Vers quoi se dirige le Royaume-Uni ? Si l’on en croit Keir Starmer, les résultats de ces élections promettent « une lueur d’espoir » et des changements d’envergure. En réalité, le Labour va hériter de la même spirale de déclin économique et de désagrégation de son influence dans laquelle le pays s’est engouffré suite à la crise financière de 2008 et au Brexit. La saturation et l’effondrement des services publics vont se poursuivre, les queues devant les banques alimentaires vont continuer de s’allonger, le chômage va continuer à renforcer le sentiment de l’humiliation dans bien des ménages. Avant même d’exercer le pouvoir, le Parti travailliste est déjà revenu sur une grande partie de ses anciennes promesses, comme celle de l’investissement de 28 millions de livres sterling dans la transition écologique ou encore l’abrogation des frais d’inscription à l’université. Le changement promis par le Labour va s’inscrire dans la continuité des politiques austéritaires et néolibérales et approfondir les tendances à la crise politique au Royaume-Uni, continuant de paver la voie à l’extrême-droite.
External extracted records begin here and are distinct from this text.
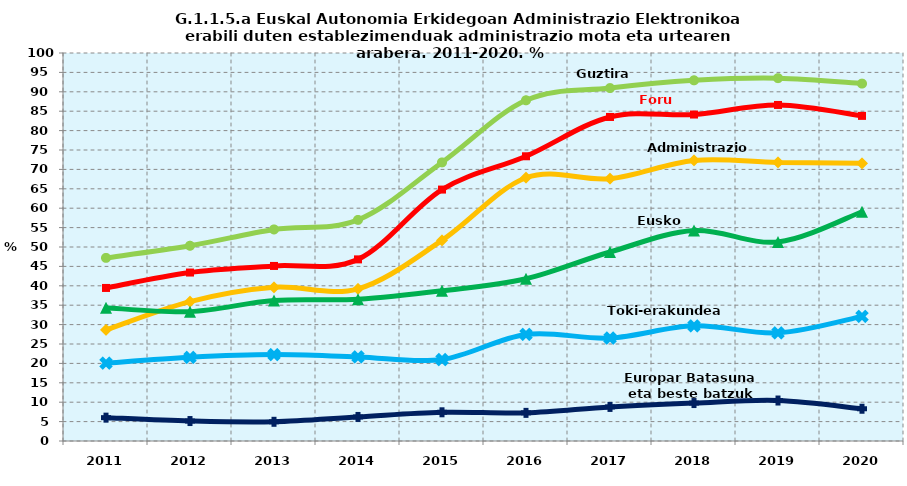
| Category | Guztira | Foru aldundiak | Administrazio Zentrala | Eusko Jaurlaritza | Toki-erakundeak | Europar Batasuna eta beste batzuk |
|---|---|---|---|---|---|---|
| 2011.0 | 47.195 | 39.446 | 28.619 | 34.347 | 20.063 | 6.017 |
| 2012.0 | 50.321 | 43.417 | 35.926 | 33.339 | 21.568 | 5.144 |
| 2013.0 | 54.524 | 45.118 | 39.622 | 36.207 | 22.264 | 4.948 |
| 2014.0 | 56.986 | 46.807 | 39.221 | 36.539 | 21.658 | 6.198 |
| 2015.0 | 71.8 | 64.8 | 51.7 | 38.7 | 21 | 7.4 |
| 2016.0 | 87.813 | 73.385 | 67.853 | 41.82 | 27.461 | 7.249 |
| 2017.0 | 90.959 | 83.514 | 67.612 | 48.718 | 26.543 | 8.784 |
| 2018.0 | 92.961 | 84.142 | 72.311 | 54.229 | 29.694 | 9.782 |
| 2019.0 | 93.517 | 86.609 | 71.787 | 51.305 | 27.87 | 10.432 |
| 2020.0 | 92.114 | 83.794 | 71.565 | 59.083 | 32.123 | 8.311 |
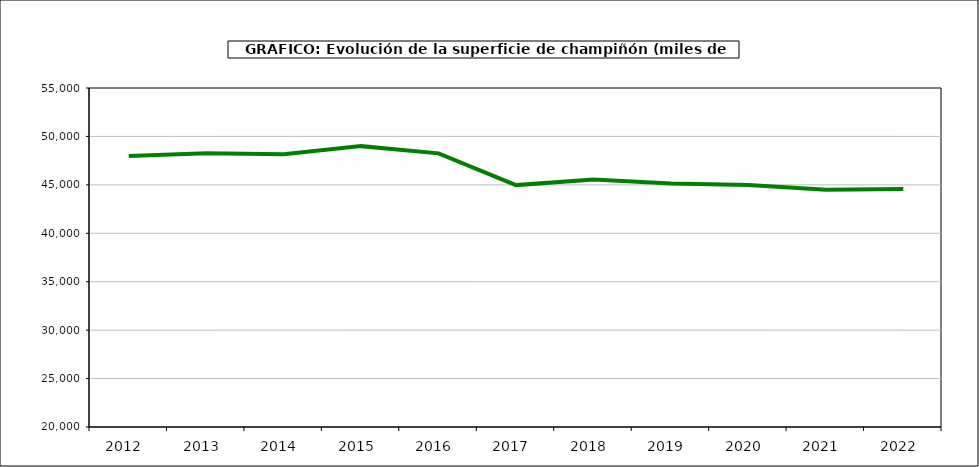
| Category | superficie |
|---|---|
| 2012.0 | 47970 |
| 2013.0 | 48261 |
| 2014.0 | 48171 |
| 2015.0 | 48998 |
| 2016.0 | 48254 |
| 2017.0 | 44974 |
| 2018.0 | 45565 |
| 2019.0 | 45141 |
| 2020.0 | 44992 |
| 2021.0 | 44489 |
| 2022.0 | 44574 |

Au-delà de ces dynamiques par le haut, il y a aussi les millions de personnes au Royaume-Uni qui ont pris part aux grèves dans la santé et dans l’éducation ces dernières années, qui ont manifesté en solidarité avec le peuple palestinien que l’impérialisme britannique aide à exterminer, tout ça pour se voir attaquées conjointement par les Tories et par le Labour. Dans un avenir proche, ces travailleurs et ces jeunes, dont la voix n’est représentée par aucun parti du régime, auront eux aussi leur mot à dire sur l’avenir de leur pays. Et pour l’exprimer, un bulletin dans l’urne ne sera pas suffisant.